Immigrants who arrived as adults typically speak their adopted new language with foreign accents and with grammatical interference from their native speech. BTs in an FFB community are probably less successful than immigrants in losing the identifying traits of their backgrounds since the language of their new community is less clearly defined and less easily studied than a national language. BTs do not all experience the same reactions to this situation. Benor reports that while many Orthodox communities “are extremely welcoming of BTs and do much to help them integrate, a number of BTs in various locales they have also encountered prejudice and discrimination” (187). Some BTs respond to this situation with hyperaccommodation, Benor’s own term for what is traditionally called “hypercorrection,” which is defined, as Benor tells us, by sociolinguist Peter Trudgill as “attempts to adopt a more prestigious variety of speech which, through overgeneralization, leads to the production of forms which do not occur in the target variety” (170). Perhaps an example of this is that people who have been taught to say “It is I” extend the rule incorrectly to “Between you and I,” even though they would never say “Between we.”
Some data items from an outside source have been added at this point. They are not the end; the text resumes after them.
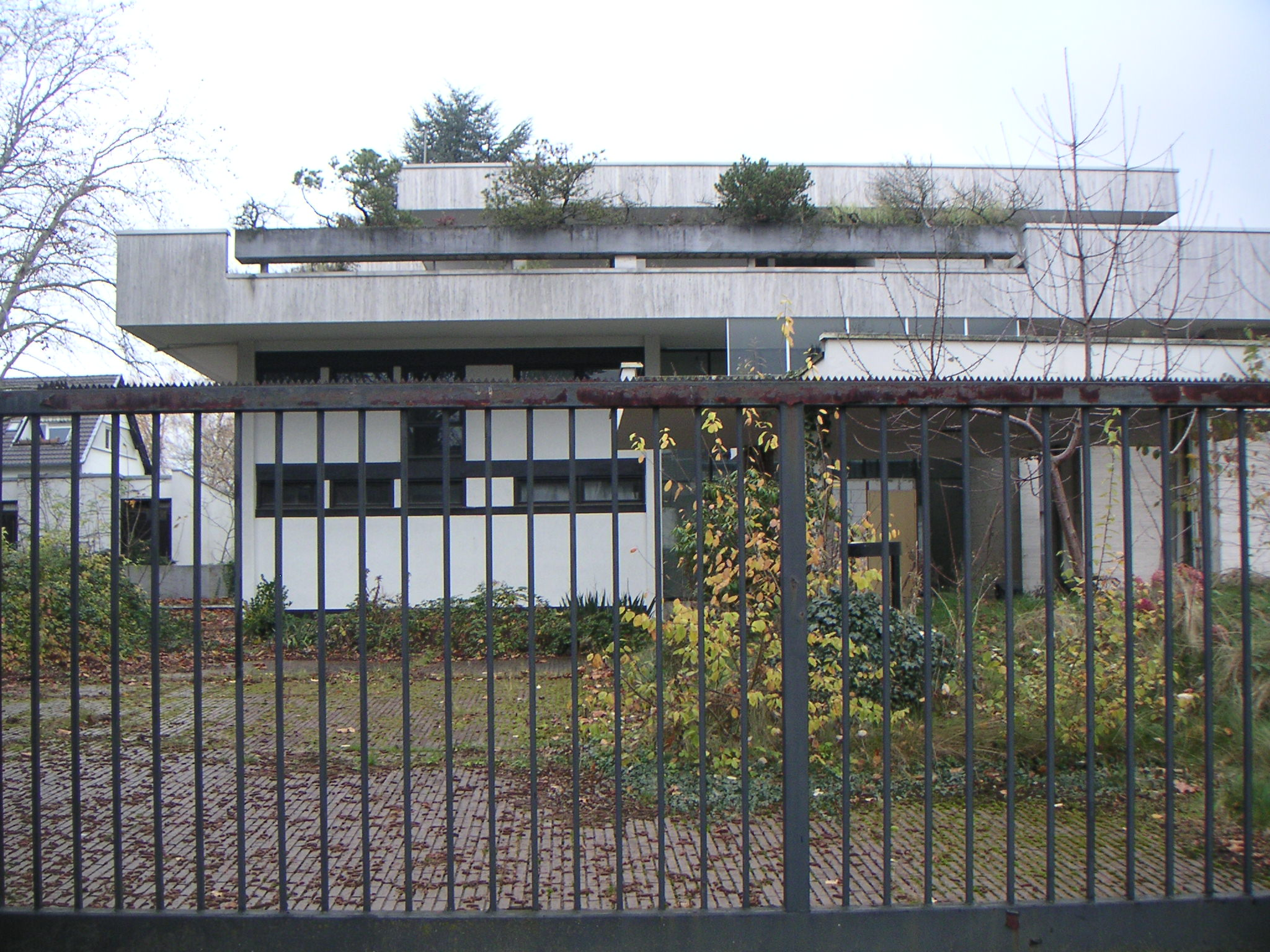 Ehemalige türkische Botschaft in Bonn-Mehlem, Utestraße 47/ Gernotstraße 5: Residenzgebäude (2012 Verkauf und Abriss und später Bau von Eigentumswohnungen auf dem Grundstück)
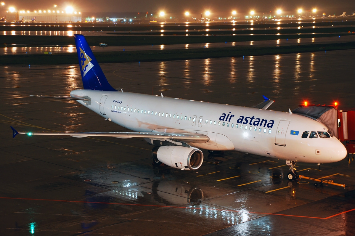 Air Astana Airbus A320-200
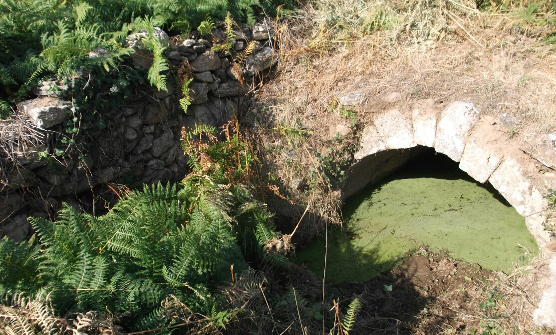 "Fonte dos Cótimos Velhos” Fotografia de Manuel Santos
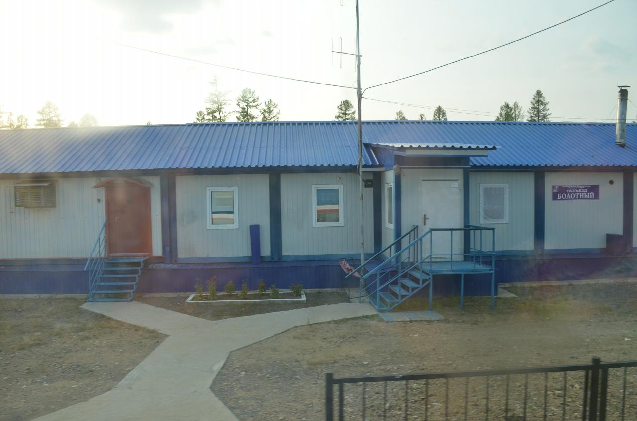 Поездка 5-6 августа 2019 г. по маршруту Якутск - Нерюнгри - Якутск во вновь назначенном поезде № 327 Нижний Бестях - Нерюнгри. Историческое событие - пуск пассажирского движения поездов из центральной Якутии, почти из Якутска.Железнодорожный разъезд Болотный (383 км)

In addition to linguistic hyperaccommodation, there can be cultural hyperaccommodation. Benor reports that some BTs “threw away all their old clothing, music, art, or photographs” (175). Nevertheless, I have often seen obviously Orthodox Jews—modern Orthodox—in the audience at concerts of the New York Philharmonic. This is part of the Orthodox continuum mentioned above. The continuum seems to be getting ever more extended in the direction of strictness. “As a number of historians have explained, Haredi (Black Hat)communities in the twentieth century took on stringencies in religious and social practice that their grandparents did not follow” (176).
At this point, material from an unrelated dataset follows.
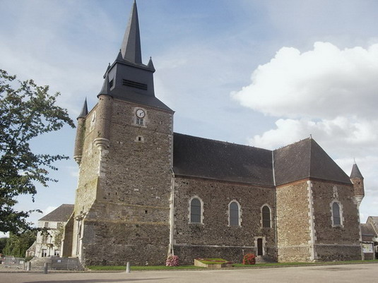 Eglise fortifiée de Signy-le-Petit (Ardennes, France)
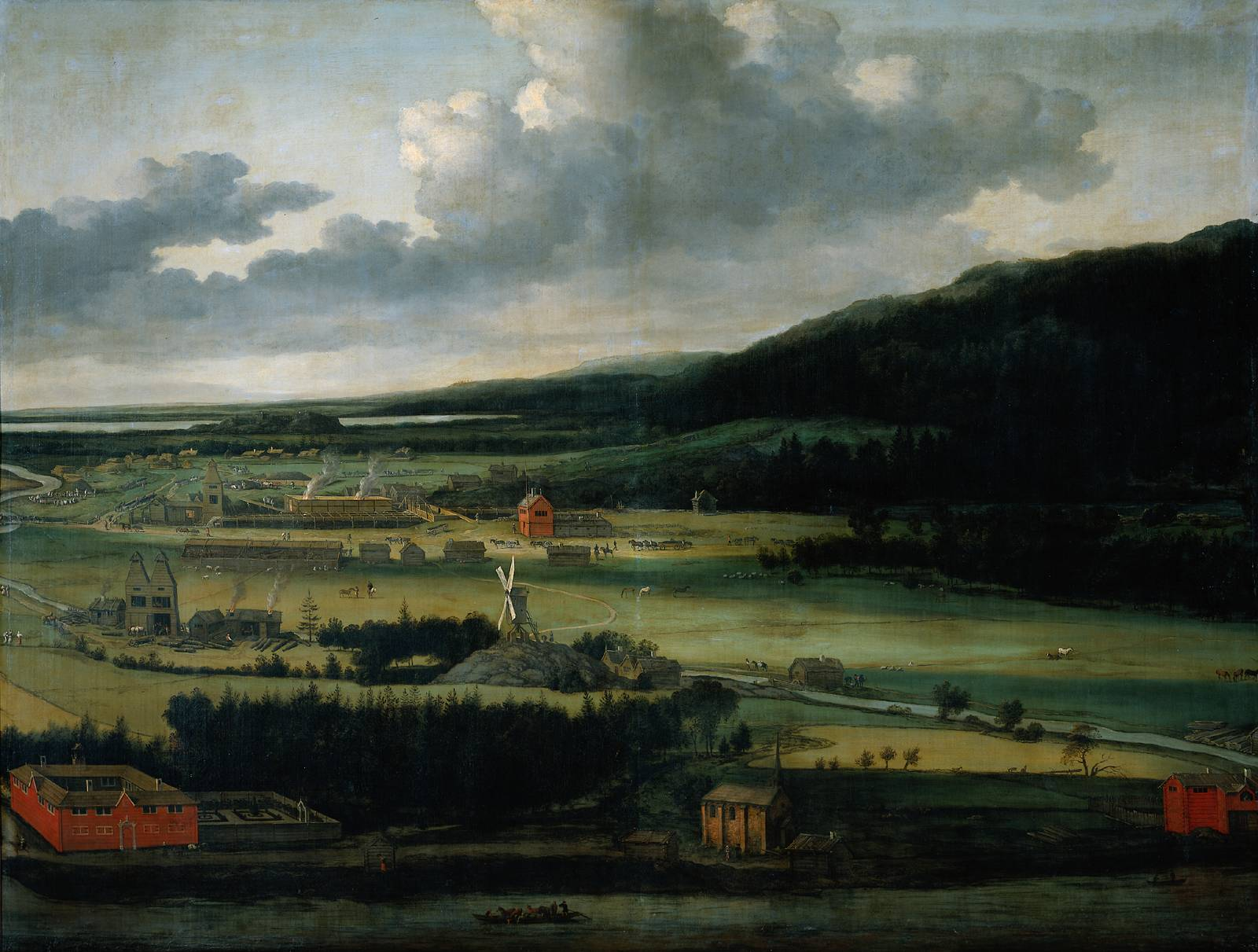 Julitabroeck, Södermanland, Sweden

I was born in 1937 in the Borough Park section of Brooklyn, and I lived there until I was almost 14, in 1951. In those days, the neighborhood had a reputation for being Orthodox. It was nowhere near as Orthodox as it is today. During my childhood, children spoke English and nothing but English to their friends, even if they could speak Yiddish to their immigrant parents or grandparents. Not too long ago, I walked down the street and passed some boys playing ball during recess. They not only spoke Yiddish to each other, but they used unadulterated Central (Polish) Yiddish, sounding just like my mother. Were there BTs, or people who had become significantly more Orthodox, in the 1940s and 1950s? I had heard of isolated examples, but for the most part, everybody was assimilating into American culture and modifying their religious practices—or maybe even abandoning them.

How many BTs are there? How big a percentage are they of Orthodox communities? Is this happening all over the United States? A major anthropological development seems to have occurred, in which case it needs to be measured. When did it begin? In the days when I knew the Lubavitcher Hasidim whose dialect I described, it seemed that there were hardly any BTs. I certainly had never heard the expression.
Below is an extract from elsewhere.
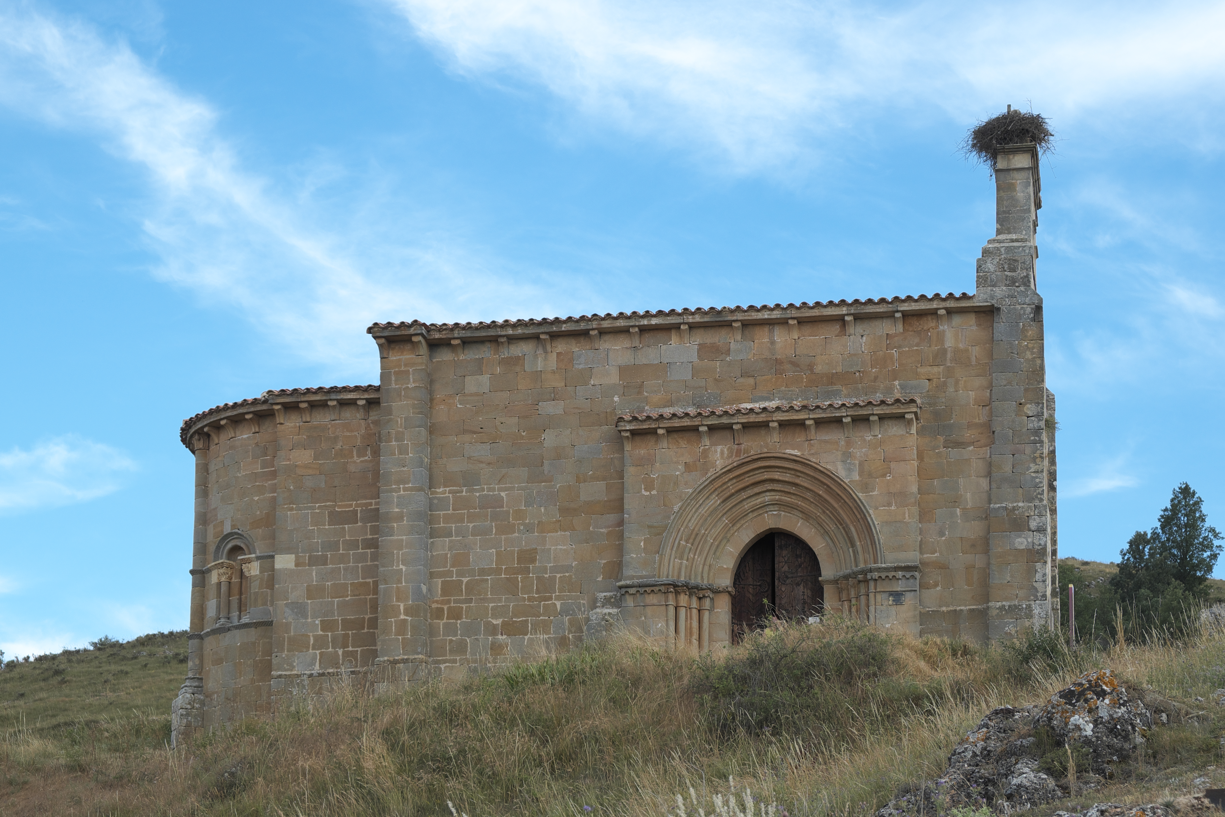 Ermita Santa Eulalia in Barrio de Santa María (Aguilar de Campoo) in der Provinz Palencia (Kastilien-León/Spanien), Ansicht von Norden
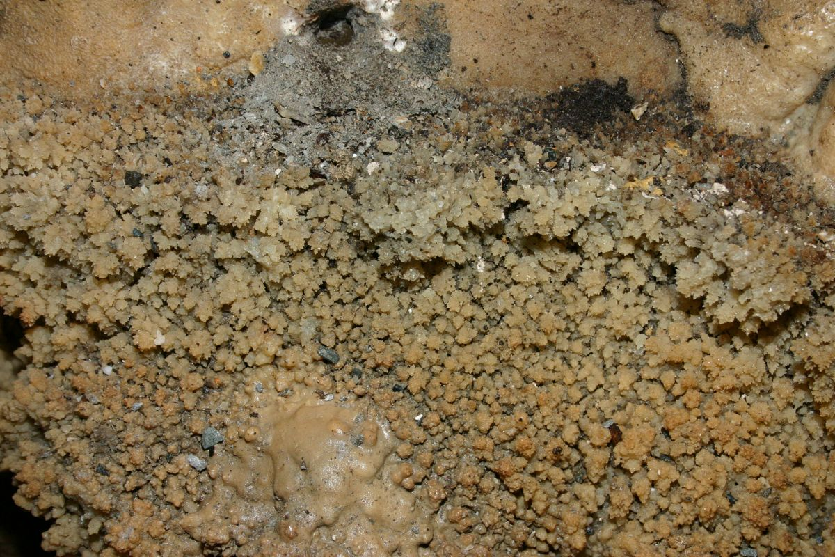 Binghöhle bei Streitberg

Why do people become BTs? Salvation doesn’t seem to be an issue. Instead, faith seems to be a reward for obeying the commandments, as suggested by the order of the words na’aseh v’nishma (We will do and we will understand). In Benor’s words, “The order of the two actions suggests that knowledge and spiritual transformation can be secondary to religious behavior, a trope common among BTs” (4).

Becoming Frum tells us very much about clicks, intonation, phrasal verbs, food, clothing, and culture. This information makes us hunger for another book—a book about both statistics and motivation.

Reference

Jochnowitz, George. “Bilingualism and Dialect Mixture among Lubavitcher Hasidic Children.” In American Speech Vol. 43, No. 3 (1968).

This review appeared in the Journal of Multilingual and Multicultural Development, Vol. 36, No. 2. 2015.